Il fervore religioso della popolazione, in questo periodo, era molto forte e questo permetteva agli Antoniani oppidani di ricevere numerose donazioni, compresi appezzamenti di terreno.
La crisi della chiesa però, alla fine del XIV secolo, con lo scisma d’Occidente e le lotte politiche degli Angioini, influì notevolmente sull’equilibrio dell’organizzazione antoniana in generale e sulle precettorie dell’Italia Meridionale.
Anche se non ci sono documenti che riguardano la chiusura dell’ospedale di Oppido, già nel XV secolo i religiosi avevano abbandonato il paese.

La chiesa prende il suo nome dalla dizione francese “Antuane” di Antonio, che nel dialetto meridionale ha generato “Antuono” .
La chiesa di Oppido Lucano è interessante poiché questo tipo di realizzazioni avevano origini legate alla devozione privata.
A lungo infatti si è creduto che questo tipo di fenomeno fosse legato a movimenti monastici, ma tale ipotesi è stata smentita soprattutto dai programmi iconografici che non erano legati ad una committenza cenobitica, come invece accade a Sant’Antuono.

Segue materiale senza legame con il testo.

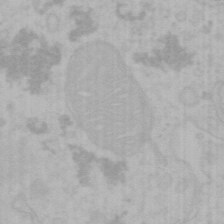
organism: Mouse
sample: Choroid plexus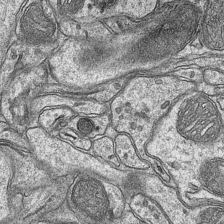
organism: Mouse
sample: CA1 Hippocampus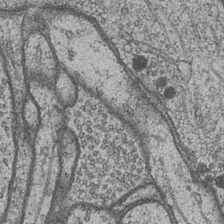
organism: Drosophila
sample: Optic medulla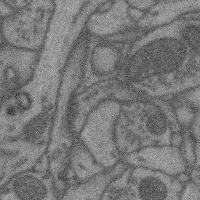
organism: Mouse
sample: Cerebral cortex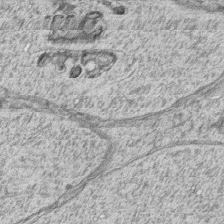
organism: Zebrafish
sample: synaptic ribbons in rod cells and cone cells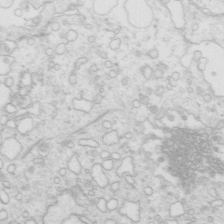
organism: Mouse
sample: Multiciliated cells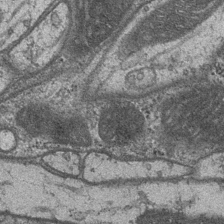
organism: Drosophila
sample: Optic medulla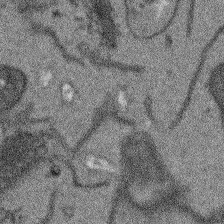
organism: Arabidopsis thaliana
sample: Root tip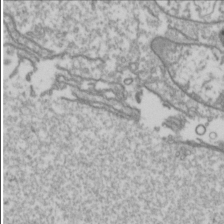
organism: Drosophila
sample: Cell division; meiosis; drosophila spermatocytes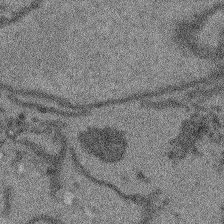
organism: Arabidopsis thaliana
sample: Root tip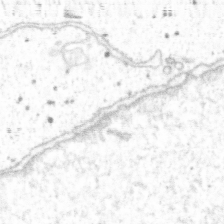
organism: Human
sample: HeLa cells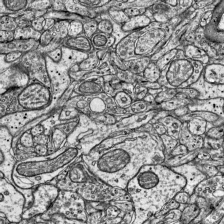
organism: Mouse
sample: Visual Cortex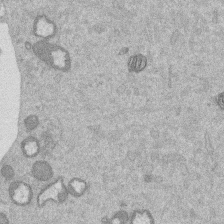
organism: Mouse
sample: Dividing mouse embryo 1 cell stage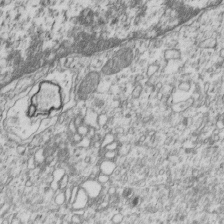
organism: Human
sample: MDA-MB-231 cells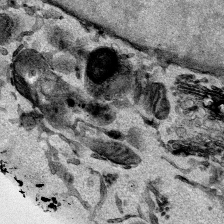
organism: Mouse
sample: Cancer cell death in ED-1 cells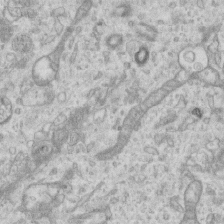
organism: Mouse
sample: Centriole in ependymal cells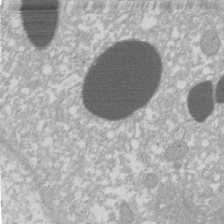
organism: Xenopus
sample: Cilia; centrioles in frog embryo cells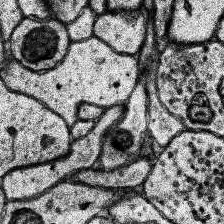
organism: Human
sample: Temporal Lobe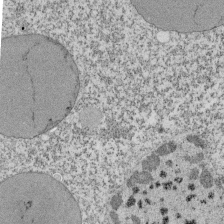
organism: Tetrahymena
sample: Cilia in tetrahymena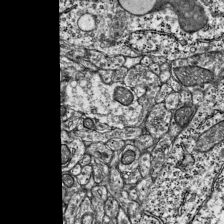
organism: Mouse
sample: Visual Cortex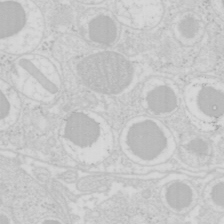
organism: Mouse
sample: Pancreas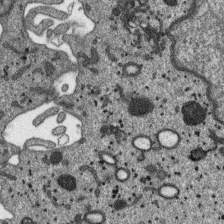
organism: Human
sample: Lung epithelial cells infected with SARS-CoV-2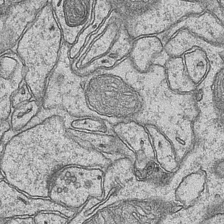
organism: Mouse
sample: CA1 Hippocampus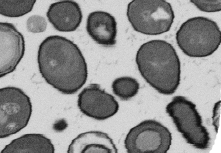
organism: B. subtilis
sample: Bacterial spore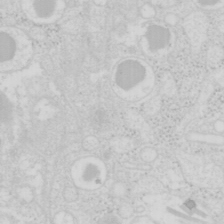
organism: Mouse
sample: Pancreas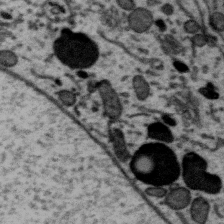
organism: Zebra finch
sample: Brain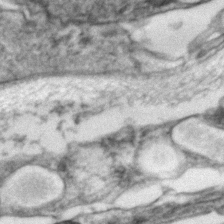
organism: Zebrafish
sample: Zebrafish embryo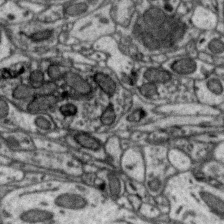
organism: Zebra finch
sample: Brain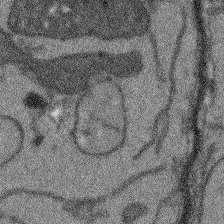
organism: Arabidopsis thaliana
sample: Root tip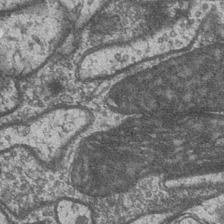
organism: Drosophila
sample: Optic medulla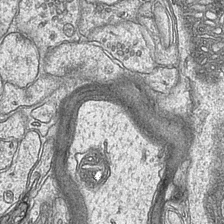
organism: Mouse
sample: CA1 Hippocampus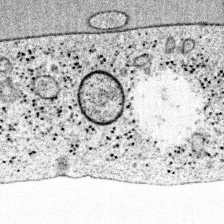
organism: Human
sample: HeLa cells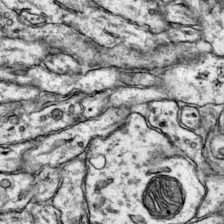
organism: Mouse
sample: Primary visual cortex

La narrazione pittorica del ciclo di affreschi che decora le pareti comprende l’intera vita di Cristo, partendo dal cunicolo sinistro con scene dell’Infanzia, alle quali si aggiungono anche il Battesimo e l’Ingresso a Gerusalemme.

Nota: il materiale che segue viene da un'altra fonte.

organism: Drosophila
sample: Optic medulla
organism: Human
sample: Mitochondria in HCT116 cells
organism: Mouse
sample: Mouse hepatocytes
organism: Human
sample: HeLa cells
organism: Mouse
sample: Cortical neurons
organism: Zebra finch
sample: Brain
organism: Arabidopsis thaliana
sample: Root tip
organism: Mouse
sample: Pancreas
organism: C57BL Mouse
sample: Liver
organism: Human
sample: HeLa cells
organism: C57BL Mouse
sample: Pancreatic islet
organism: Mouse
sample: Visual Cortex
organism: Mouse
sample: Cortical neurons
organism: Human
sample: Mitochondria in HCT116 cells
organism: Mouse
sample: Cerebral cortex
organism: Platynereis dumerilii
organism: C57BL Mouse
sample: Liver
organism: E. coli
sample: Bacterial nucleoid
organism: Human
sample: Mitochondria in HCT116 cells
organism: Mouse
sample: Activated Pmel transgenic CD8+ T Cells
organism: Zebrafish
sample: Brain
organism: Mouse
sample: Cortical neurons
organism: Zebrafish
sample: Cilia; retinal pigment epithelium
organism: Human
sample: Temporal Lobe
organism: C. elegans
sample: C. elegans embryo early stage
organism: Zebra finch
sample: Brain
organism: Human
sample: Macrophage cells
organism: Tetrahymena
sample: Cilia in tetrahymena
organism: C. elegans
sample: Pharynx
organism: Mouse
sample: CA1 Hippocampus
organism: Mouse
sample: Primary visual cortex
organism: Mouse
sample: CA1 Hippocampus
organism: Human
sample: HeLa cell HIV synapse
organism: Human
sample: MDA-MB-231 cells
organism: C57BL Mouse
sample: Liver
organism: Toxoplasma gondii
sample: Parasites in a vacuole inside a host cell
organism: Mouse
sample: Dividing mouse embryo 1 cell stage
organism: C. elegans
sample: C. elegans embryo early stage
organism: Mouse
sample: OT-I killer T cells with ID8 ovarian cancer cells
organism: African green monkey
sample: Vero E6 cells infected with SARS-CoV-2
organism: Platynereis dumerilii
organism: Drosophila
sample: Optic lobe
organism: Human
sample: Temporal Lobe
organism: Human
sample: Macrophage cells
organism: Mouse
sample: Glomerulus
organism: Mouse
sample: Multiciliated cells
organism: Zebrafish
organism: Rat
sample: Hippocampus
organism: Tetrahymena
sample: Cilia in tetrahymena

Le pitture continuano poi nella navatella centrale, con le storie della Passione, a partire dalla scena dell’Ultima Cena, per terminare con le Pie donne al sepolcro.
Infine nel cunicolo destro troviamo la Madonna in trono con Cristo bambino e l’Angelo.
Molte scene sono estremamente rovinate, altre completamente scomparse a causa dell’abbandono in cui si trovava la chiesa. Voci fondate di paese raccontano che fino a non moltissimi anni fa, la cripta era utilizzata dai pastori per rinchiudervi i maiali precedentemente portati al pascolo. Gli affreschi hanno quindi decorato per molto tempo un ambiente utilizzato come stalla.
Intorno agli anni Settanta tuttavia furono realizzati dei lavori che permisero una maggiore fruibilità degli affreschi, e la scoperta di alcune ossa attribuite ai monaci che lì avevano abitato.
Nel 1992 è stato realizzato un intervento di restauro.